START Available data

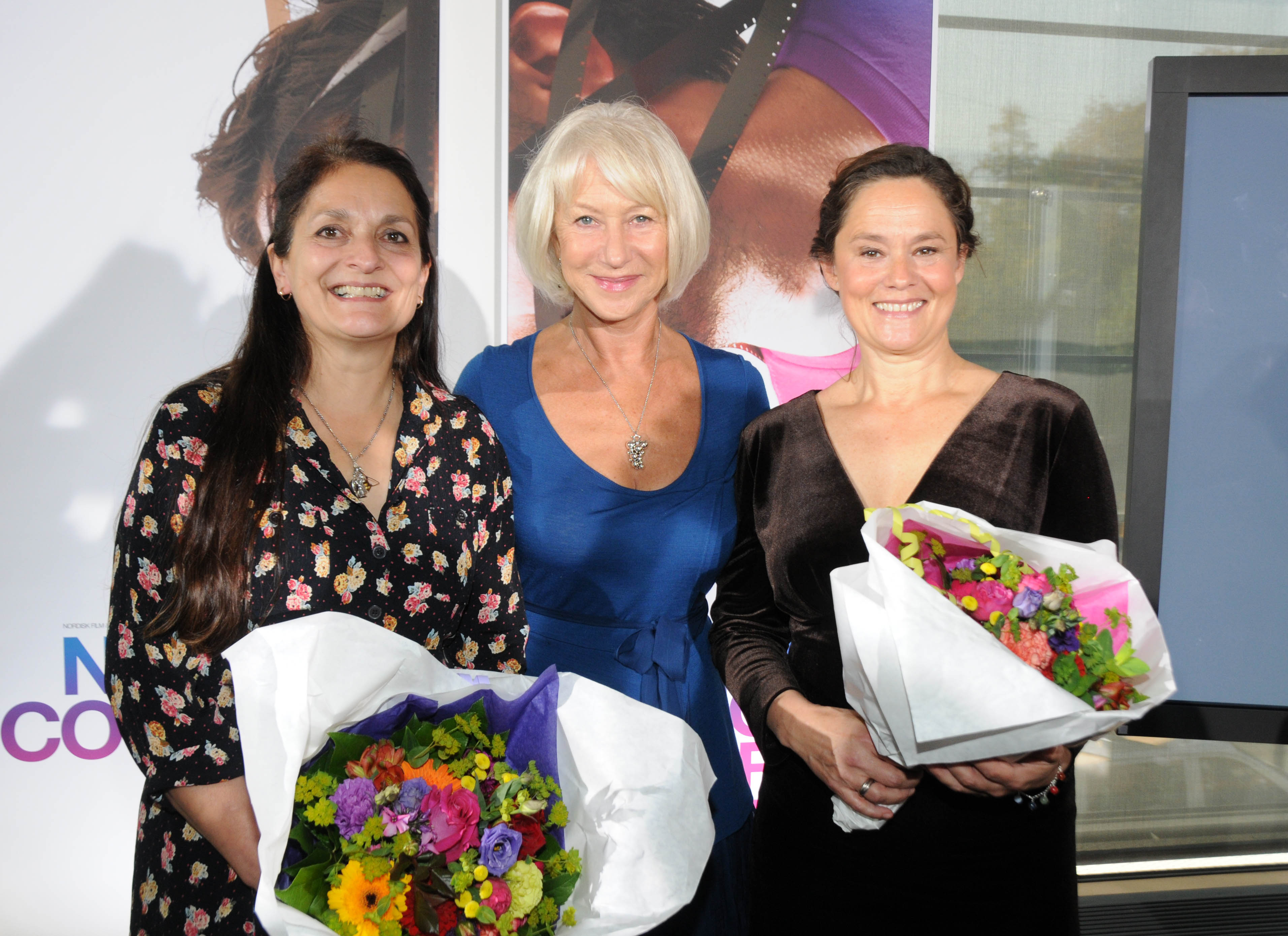 Filminstruktør og manuskriptforfatter Pernilla August, juryformann Helen Mirren og manuskriptforfatter Lolita Ray under offentliggjøringen av mottakerne av Nordisk råds filmpris 2011. August og Ray mottok prisen for filmen Svinalängorna.
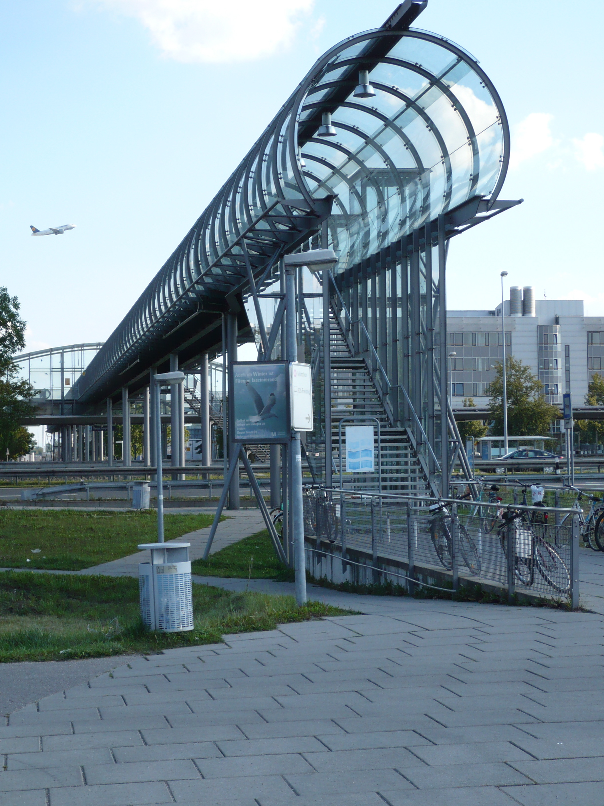 Fußgängerbrücke der S-Bahn-Haltestelle Besucherpark am Flughafen München
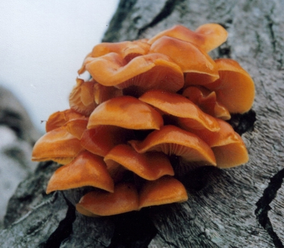 Flammulina velutipes
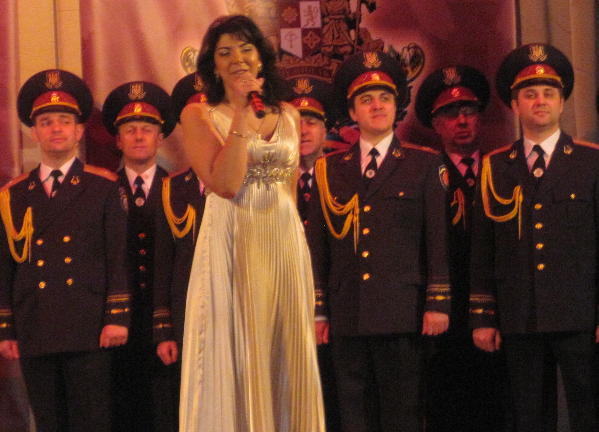 На сцені заслужена артистка України Елеонора Скиданова з артистами Академічного ансамблю МВС України
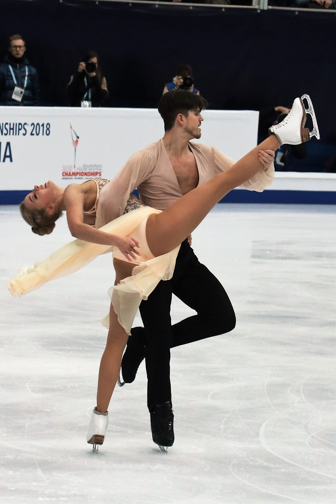 Александра Степанова / Иван Букин (Россия) на Чемпионате Европы по фигурному катанию 2018.
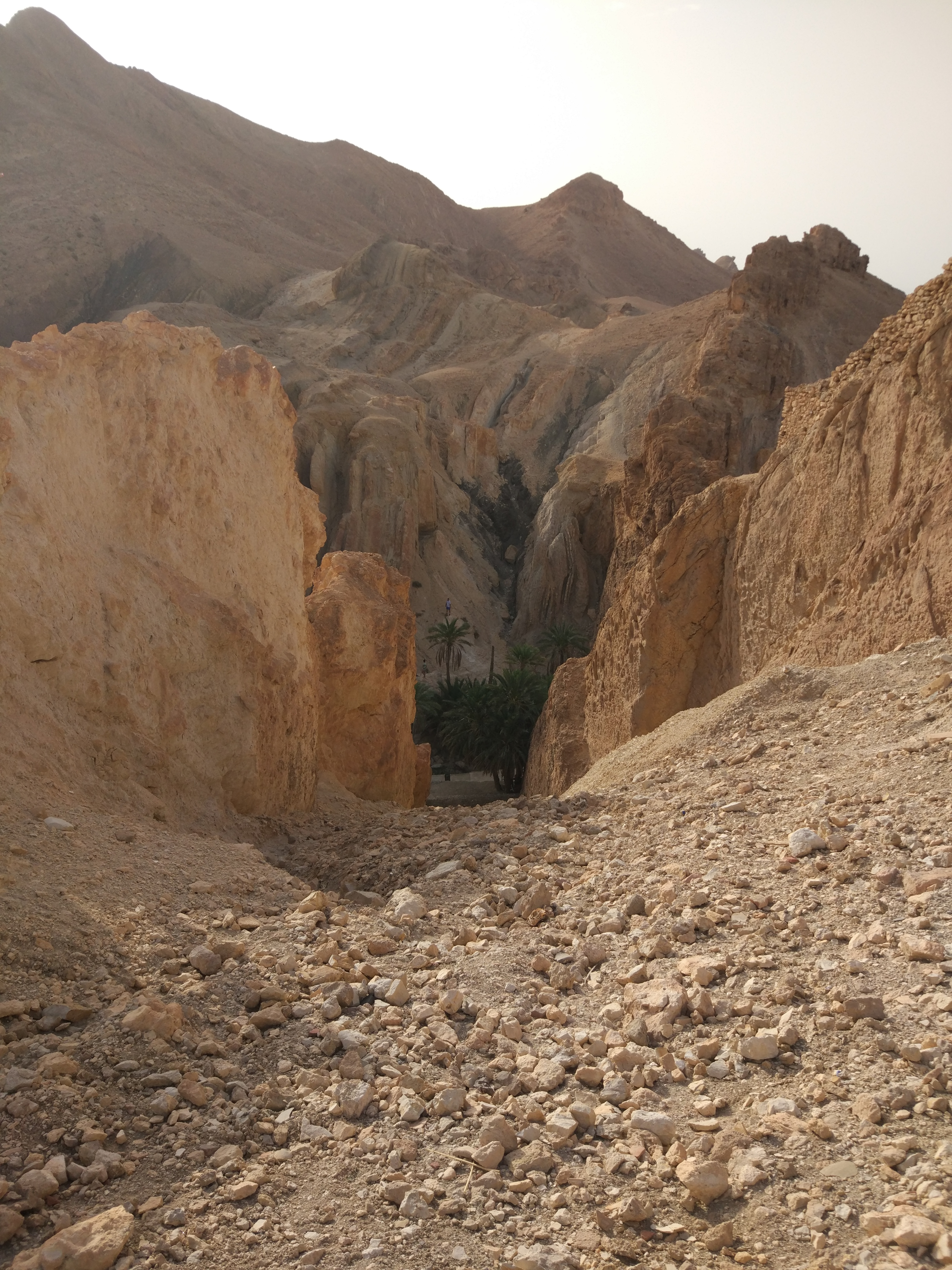 Вид на Атласские горы вблизи горного оазиса Чебика, Таузар, Тунис.
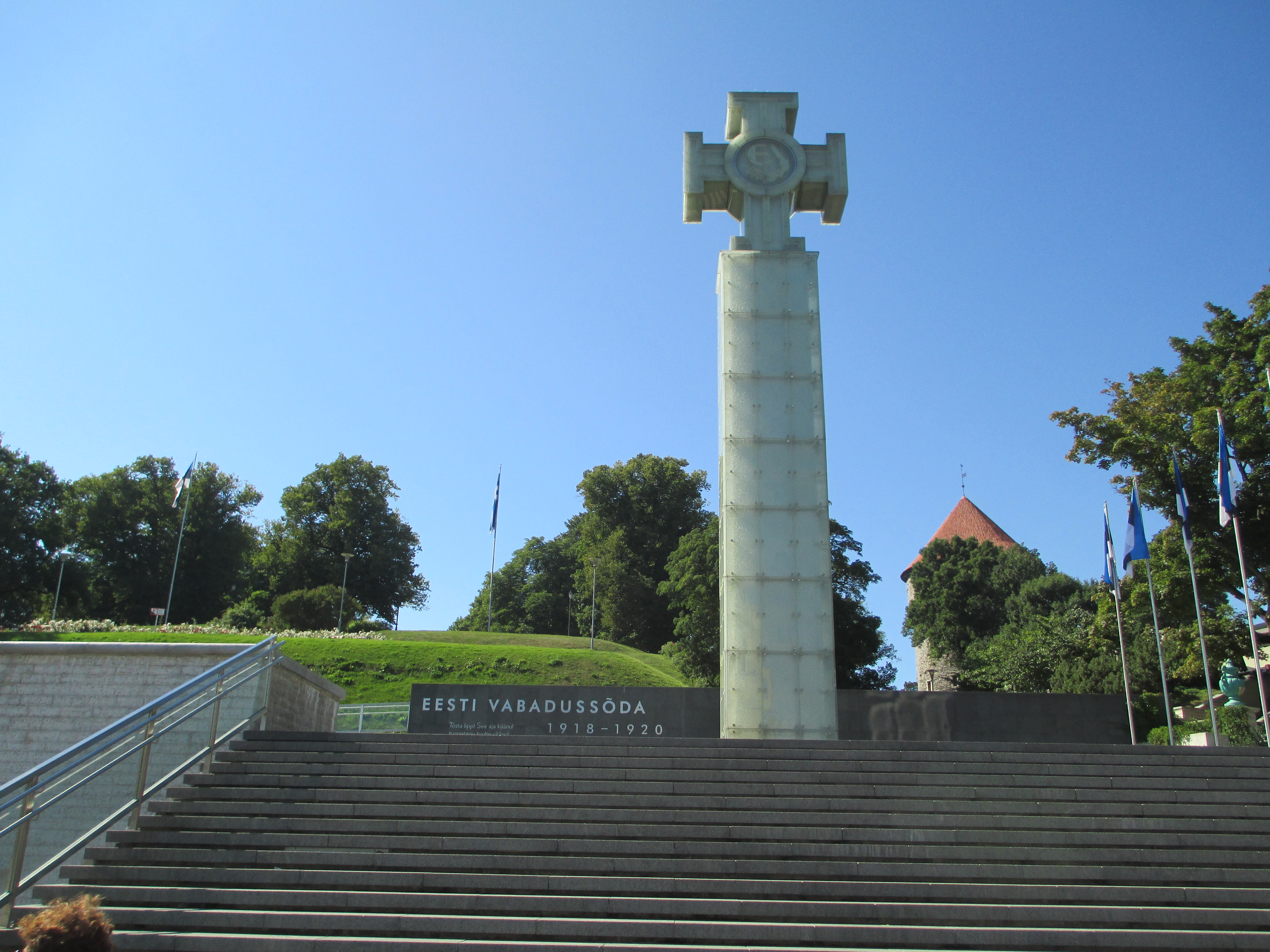 עמוד הניצחון של מלחמת העצמאות של אסטוניה (1918-1920) בטאלין
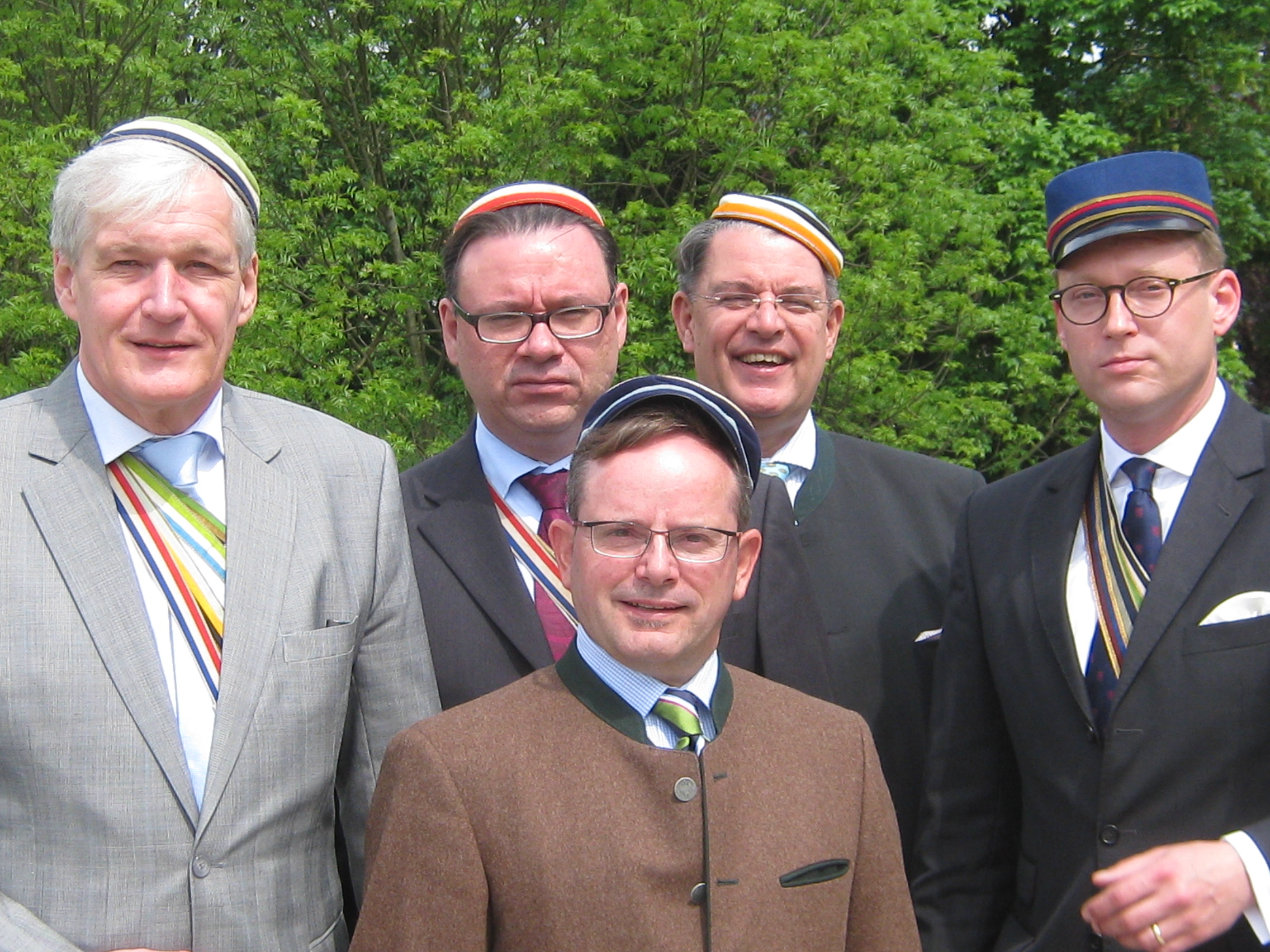 Vorstand des Verbandes Alter Corpsstudenten (2012–2015).
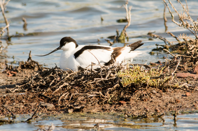 kluut-2.jpg
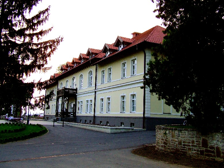 Degenfeld kastély, Tarcal. Saját kép. . Egresi János 2006. szeptember 23., 16:17 (CEST)
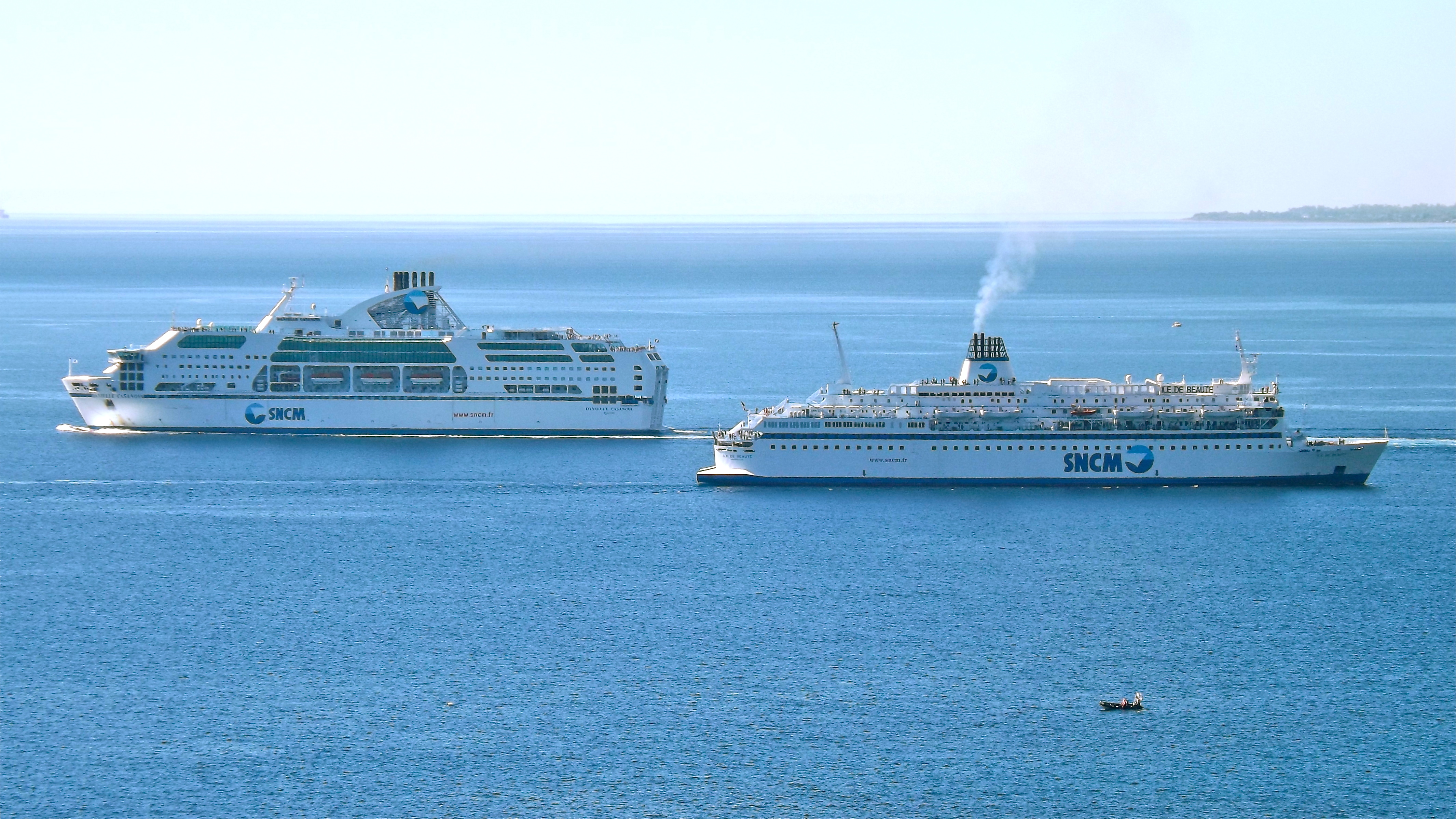 le Danielle Casanova et l'Île de Beauté, SNCM.
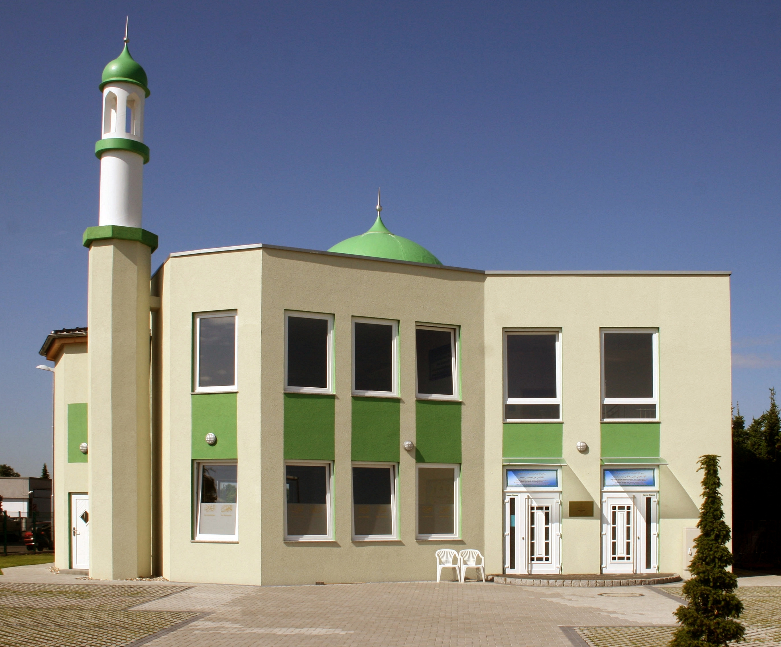 Anwaar-Moschee der Ahmadiyya Muslim Jamaat in Rodgau (Hessen), Stadtteil Jügesheim
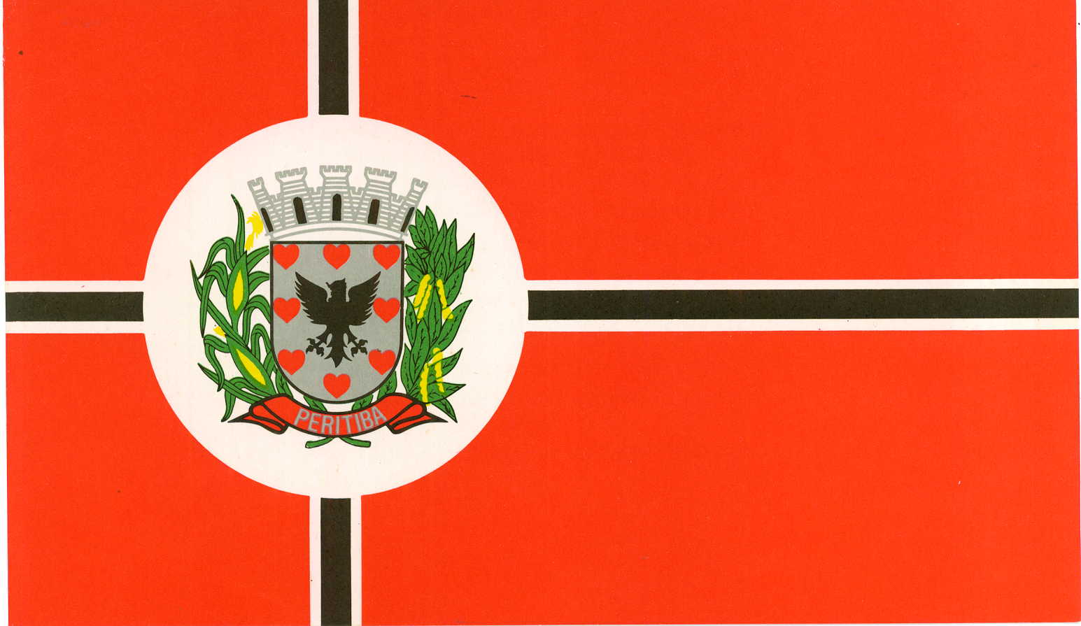 Drapeau de la municipalité de Peritiba - Brésil
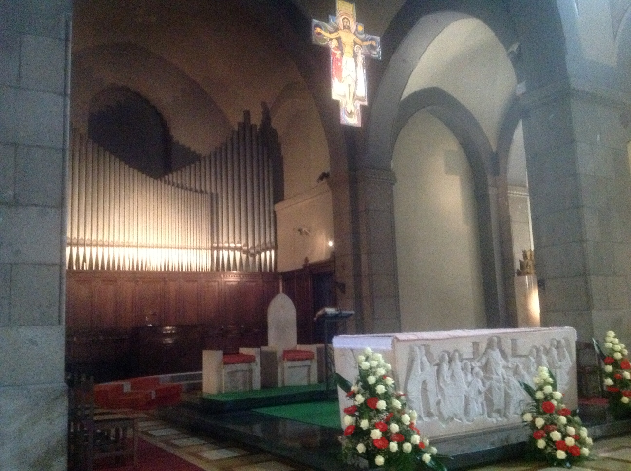 Il presbiterio della chiesa di San Gregorio Magno a Milano.
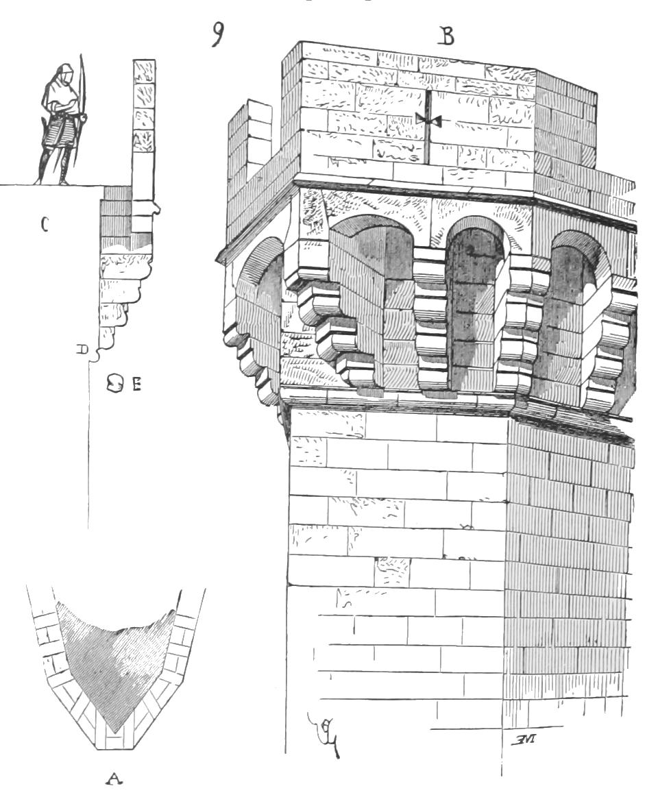 «En plan (9), les consoles de ces mâchicoulis biaisent pour arriver à former deux lignes parallèles à la pointe, ainsi que l'indique le tracé A. Le bec est donc dominé par un créneau perpendiculaire à son axe et par deux trous de mâchicoulis triangulaires; il est défendu. Nous en présentons en B la vue perspective. Le profil C est pris sur l'axe d'une arcature de mâchicoulis. On remarquera la saillie D, ménagée en contre-bas des consoles, et qui était destinée à empêcher les projectiles E, tombant par les trous, de ricocher le long des aspérités des parements, ce qui les eût fait dévier de leur ligne verticale de chute; or, la ligne verticale de chute était calculée avec grand soin par les constructeurs militaires, elle venait toujours rencontrer un talus qui faisait décrire à ces projectiles une certaine parabole en raison de leur poids et de la hauteur de la muraille.»

END Available data

Work request:
The records above need to be copied exactly, though not their pictures.

Solution to the exercise:
 Filminstruktør og manuskriptforfatter Pernilla August, juryformann Helen Mirren og manuskriptforfatter Lolita Ray under offentliggjøringen av mottakerne av Nordisk råds filmpris 2011. August og Ray mottok prisen for filmen Svinalängorna.
 Fußgängerbrücke der S-Bahn-Haltestelle Besucherpark am Flughafen München
 Flammulina velutipes
 На сцені заслужена артистка України Елеонора Скиданова з артистами Академічного ансамблю МВС України
 Александра Степанова / Иван Букин (Россия) на Чемпионате Европы по фигурному катанию 2018.
 Вид на Атласские горы вблизи горного оазиса Чебика, Таузар, Тунис.
 עמוד הניצחון של מלחמת העצמאות של אסטוניה (1918-1920) בטאלין
 Vorstand des Verbandes Alter Corpsstudenten (2012–2015).
 kluut-2.jpg
 Degenfeld kastély, Tarcal. Saját kép. . Egresi János 2006. szeptember 23., 16:17 (CEST)
 le Danielle Casanova et l'Île de Beauté, SNCM.
 Anwaar-Moschee der Ahmadiyya Muslim Jamaat in Rodgau (Hessen), Stadtteil Jügesheim
 Drapeau de la municipalité de Peritiba - Brésil
 Il presbiterio della chiesa di San Gregorio Magno a Milano.
 «En plan (9), les consoles de ces mâchicoulis biaisent pour arriver à former deux lignes parallèles à la pointe, ainsi que l'indique le tracé A. Le bec est donc dominé par un créneau perpendiculaire à son axe et par deux trous de mâchicoulis triangulaires; il est défendu. Nous en présentons en B la vue perspective. Le profil C est pris sur l'axe d'une arcature de mâchicoulis. On remarquera la saillie D, ménagée en contre-bas des consoles, et qui était destinée à empêcher les projectiles E, tombant par les trous, de ricocher le long des aspérités des parements, ce qui les eût fait dévier de leur ligne verticale de chute; or, la ligne verticale de chute était calculée avec grand soin par les constructeurs militaires, elle venait toujours rencontrer un talus qui faisait décrire à ces projectiles une certaine parabole en raison de leur poids et de la hauteur de la muraille.»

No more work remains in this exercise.